Едва она это сказала, как тишину летнего вечера нарушил внезапный и решительный звон дверного колокольчика. Кэтрин взглянула на часы. Они показывали четверть десятого — час довольно поздний для визитов, особенно когда город почти пуст. Миссис Пенимен вздрогнула, услышав звон, и Кэтрин быстро перевела взгляд на тетку; какое-то мгновение племянница внимательно смотрела ей в глаза. Миссис Пенимен покраснела; вид у нее был виноватый, словно ее уличили в чем-то. Кэтрин все поняла и быстро поднялась.

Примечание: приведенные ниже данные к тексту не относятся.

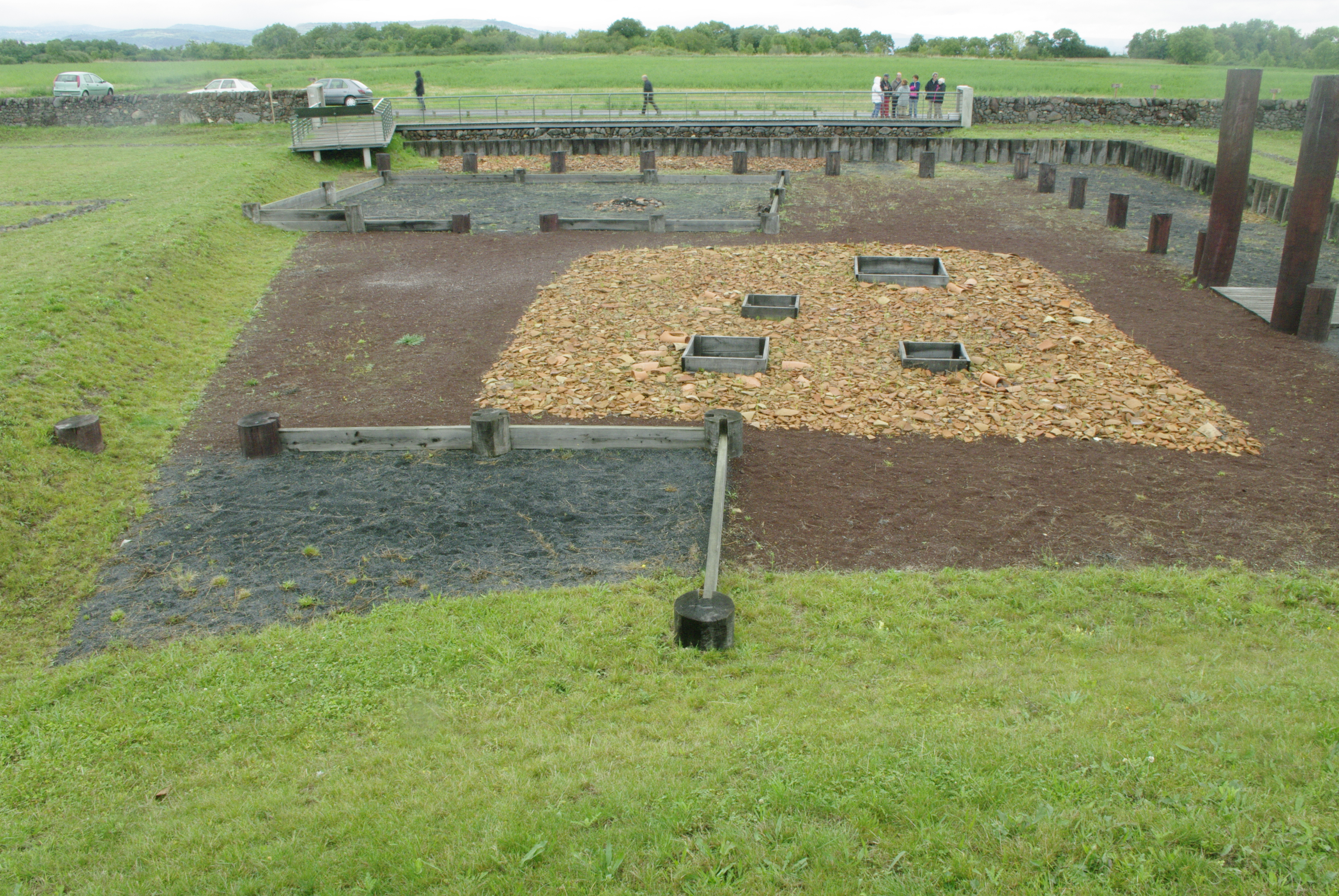 Sanctuaire de Corent ; le bâtiment B se trouve au premier plan (bas-gauche). Photographie prise lors des journées du patrimoine 2013.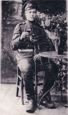 Първоизточник на снимката са личните албуми на потомците нса Демир Киряков, които предоставят снимката свободно за прикрепяне към биографията му.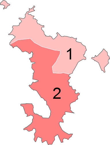 Résultats des élections législatives de Mayotte en 2012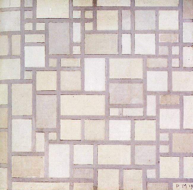 Kompozicija s rešetkom 7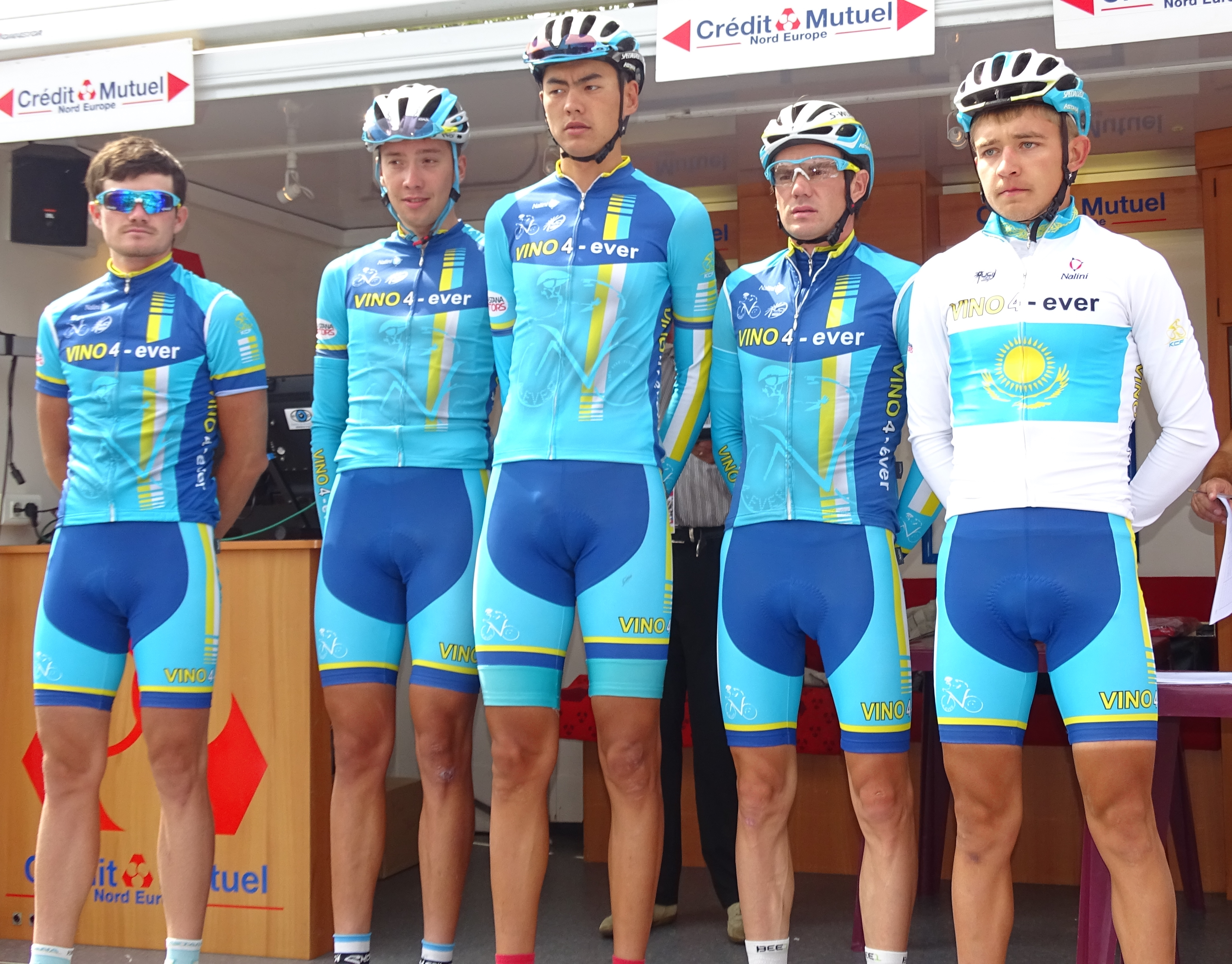 Reportage réalisé le mardi 25 août à l'occasion du départ et de l'arrivée du Grand Prix des Marbriers 2015 à Bellignies, Nord-Pas-de-Calais, France.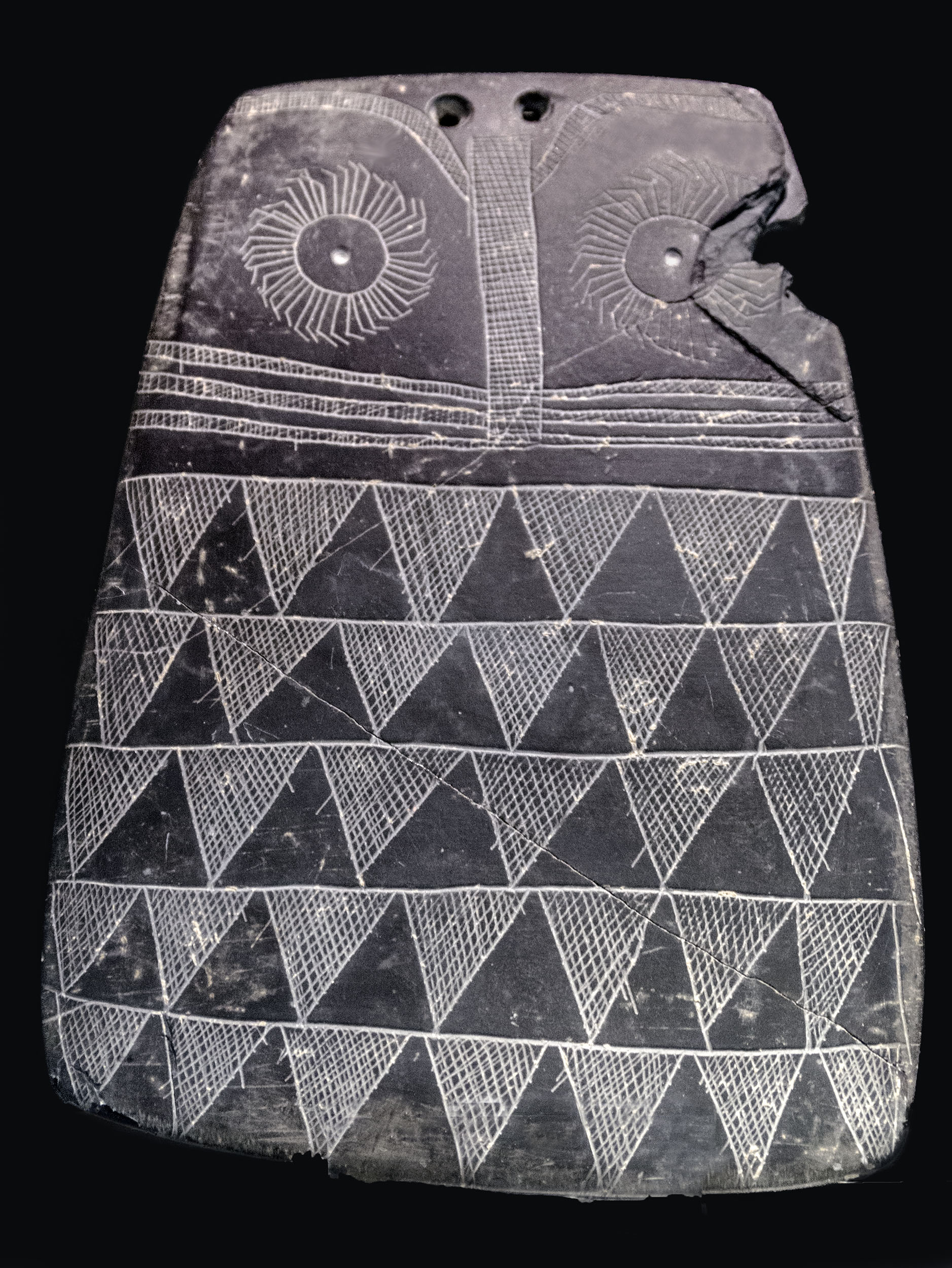 Se trata de una placa de pizarra de unos 20 cm de alto, encontrada en Valencina de la Concepción, Sevilla, y peteneciente al Calcolítico, entre 3000 y 2100 a.C. Estas placas parecen esquematizar rostros y aparecen con frecuencia en los los dólmenes del SO de la Península Ibérica.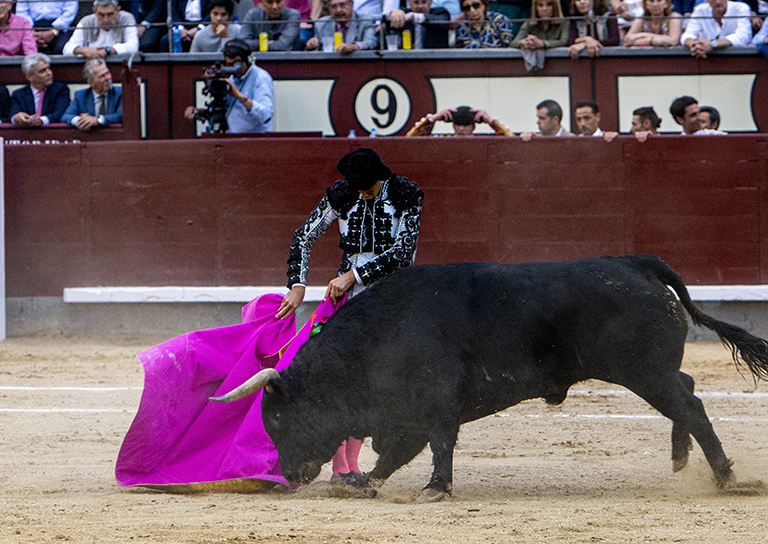 El torero Forges, en Las Ventas, traza una media verónica a pies juntos.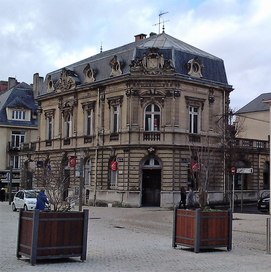 Caisse d'épargne d'Evreux (Eure).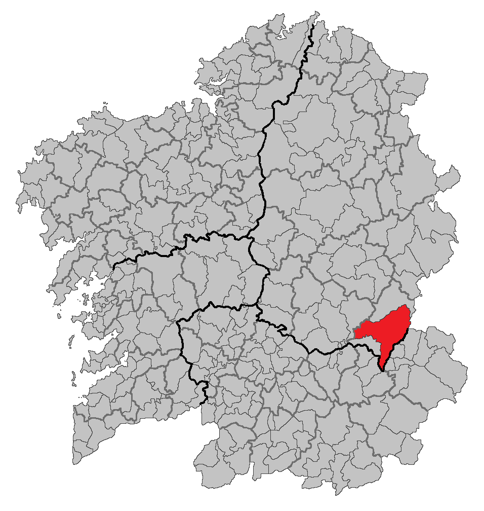 Mapa coa localización do concello de Quiroga.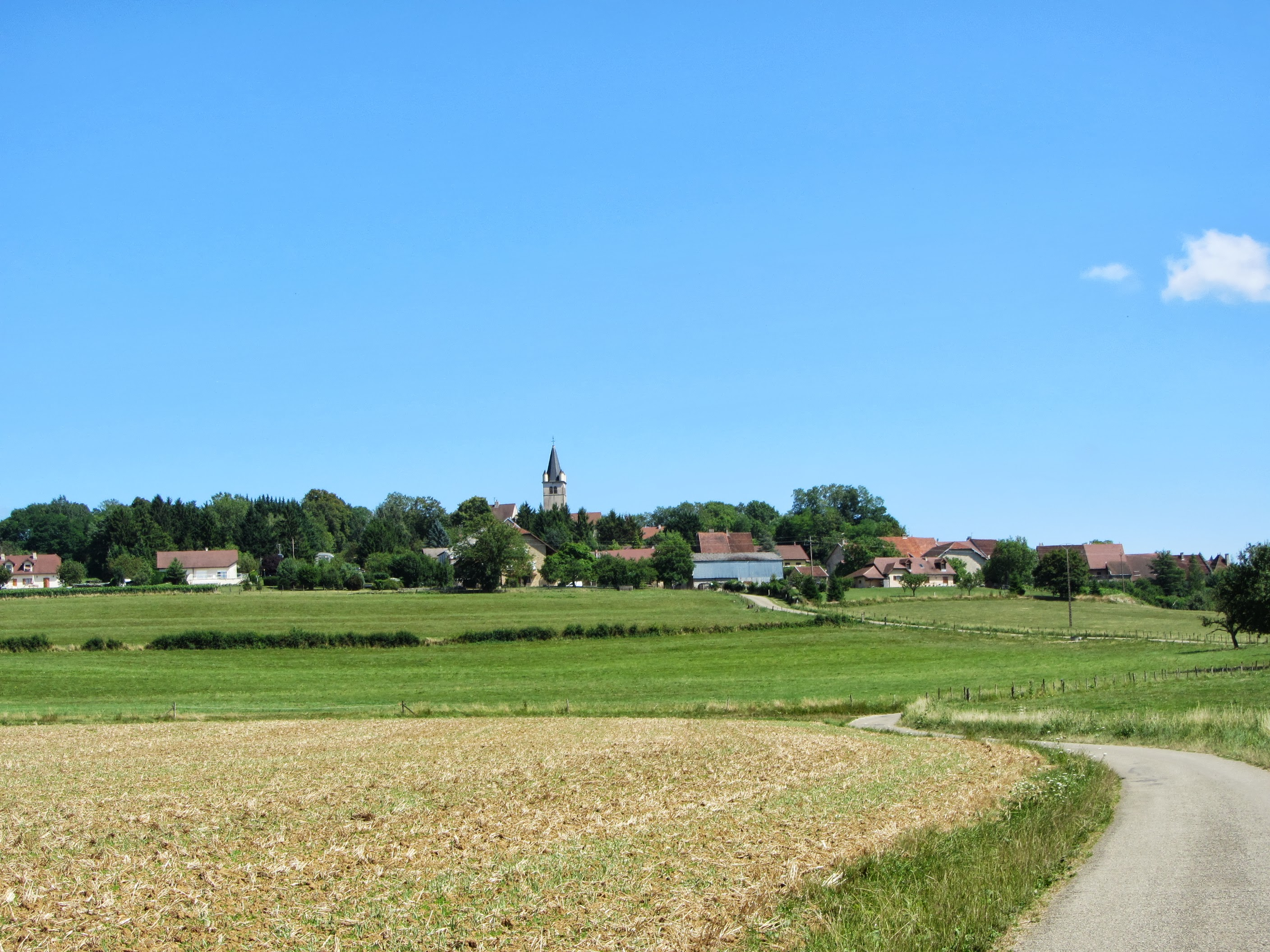 Vue sur Montain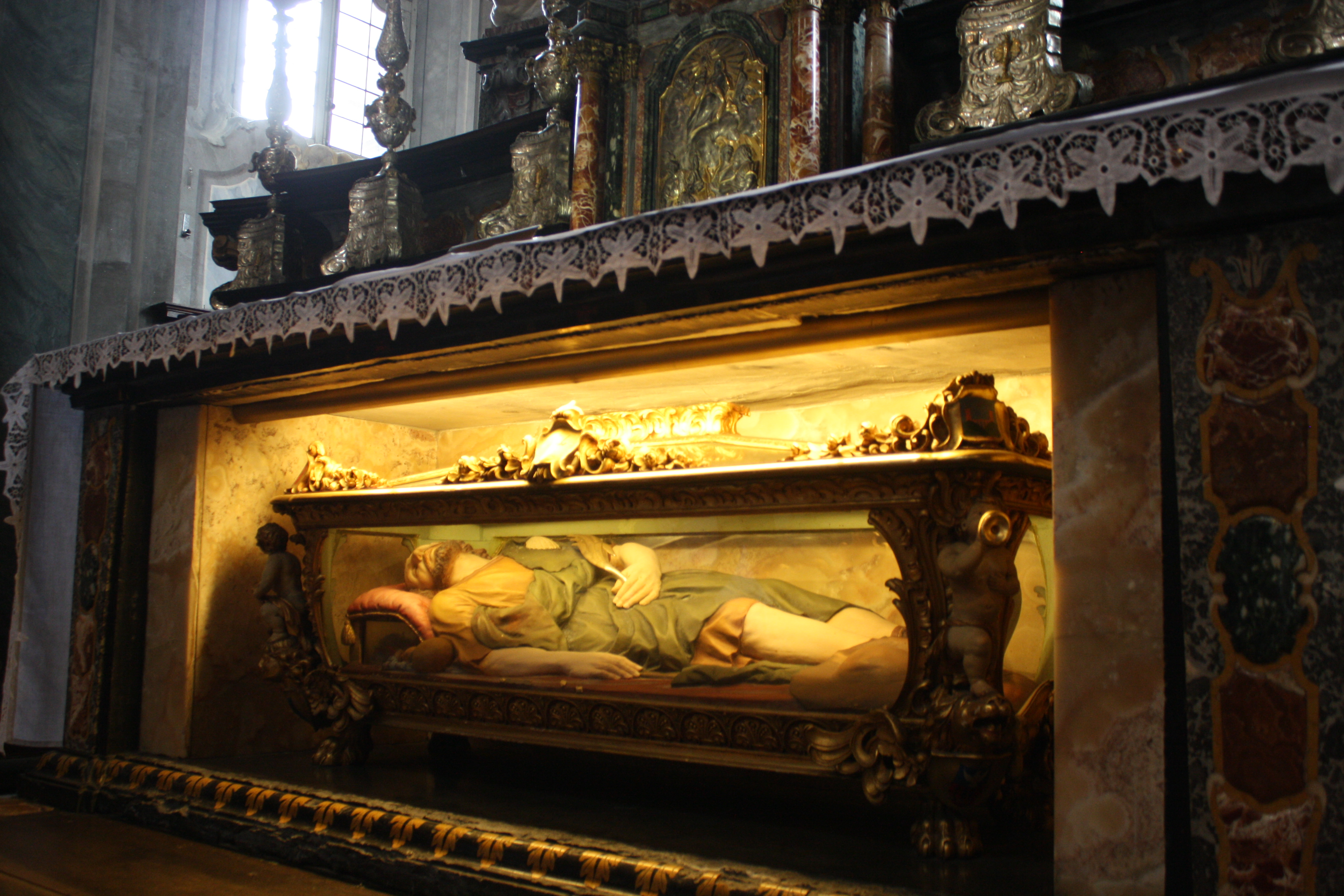 Basilica di San Giovanni Battista, reliquie di San Sabino sotto l'altare maggiore. This is a photo of a monument which is part of cultural heritage of Italy.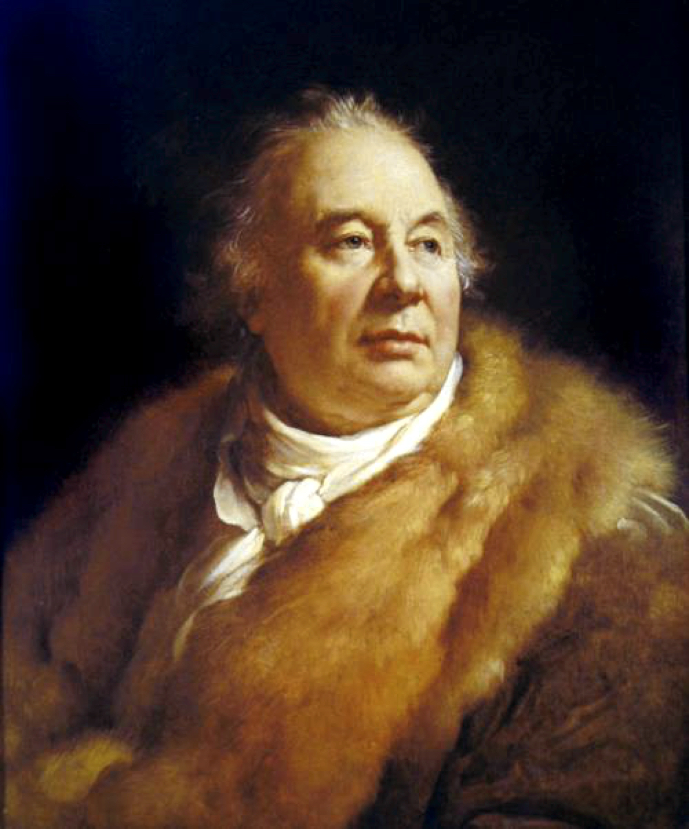 Portrait de Jean-François Ducis, membre de l'Académie Française.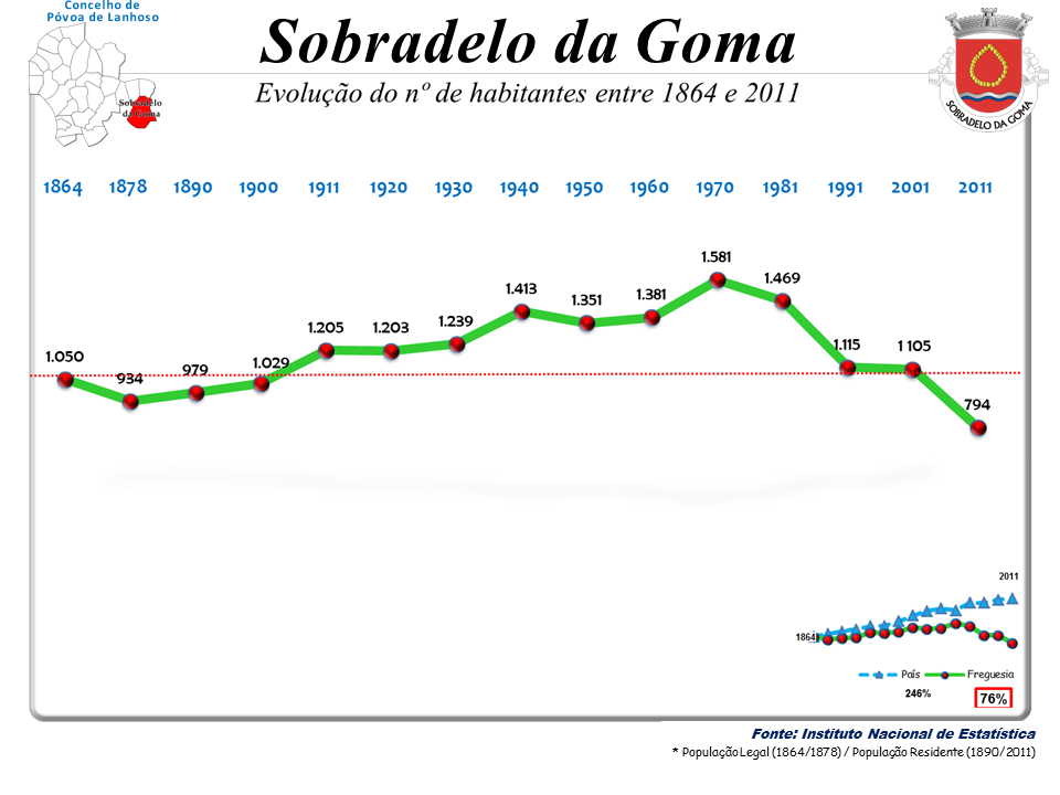 Censos 1864/2011

— Тетушка, — сказала она тоном, который порядком напугал миссис Пенимен. — Неужели вы позволили себе?..
— Дорогая Кэтрин, — пролепетала миссис Пенимен. — Хотя бы погляди на него!
Кэтрин испугала тетку, но и сама тоже испугалась; она уже готова была выбежать и приказать слуге, проходившему мимо гостиной, никого не впускать, но страх столкнуться с гостем остановил ее.
— Господин Морис Таунзенд.
Она все еще стояла в нерешительности, когда слуга глухо, но отчетливо произнес это имя. Кэтрин стояла спиной к дверям и некоторое время так и оставалась к ним спиной, чувствуя, что он вошел в гостиную. Однако он молчал, и Кэтрин наконец обернулась. Она увидела какого-то господина, стоящего посреди комнаты, которую миссис Пенимен благоразумно покинула.
Кэтрин никогда не узнала бы его. Ему было теперь сорок пять, и он ничуть не походил на того стройного молодого человека, каким Кэтрин помнила его. Все же внешность его была в высшей степени благородна, чему немало способствовала глянцевитая русая борода, спускавшаяся на горделивую грудь. Через мгновение Кэтрин узнала лоб, по-прежнему красивый, хотя кудри Мориса поредели. Гость стоял в почтительной позе и не сводил глаз с хозяйки дома.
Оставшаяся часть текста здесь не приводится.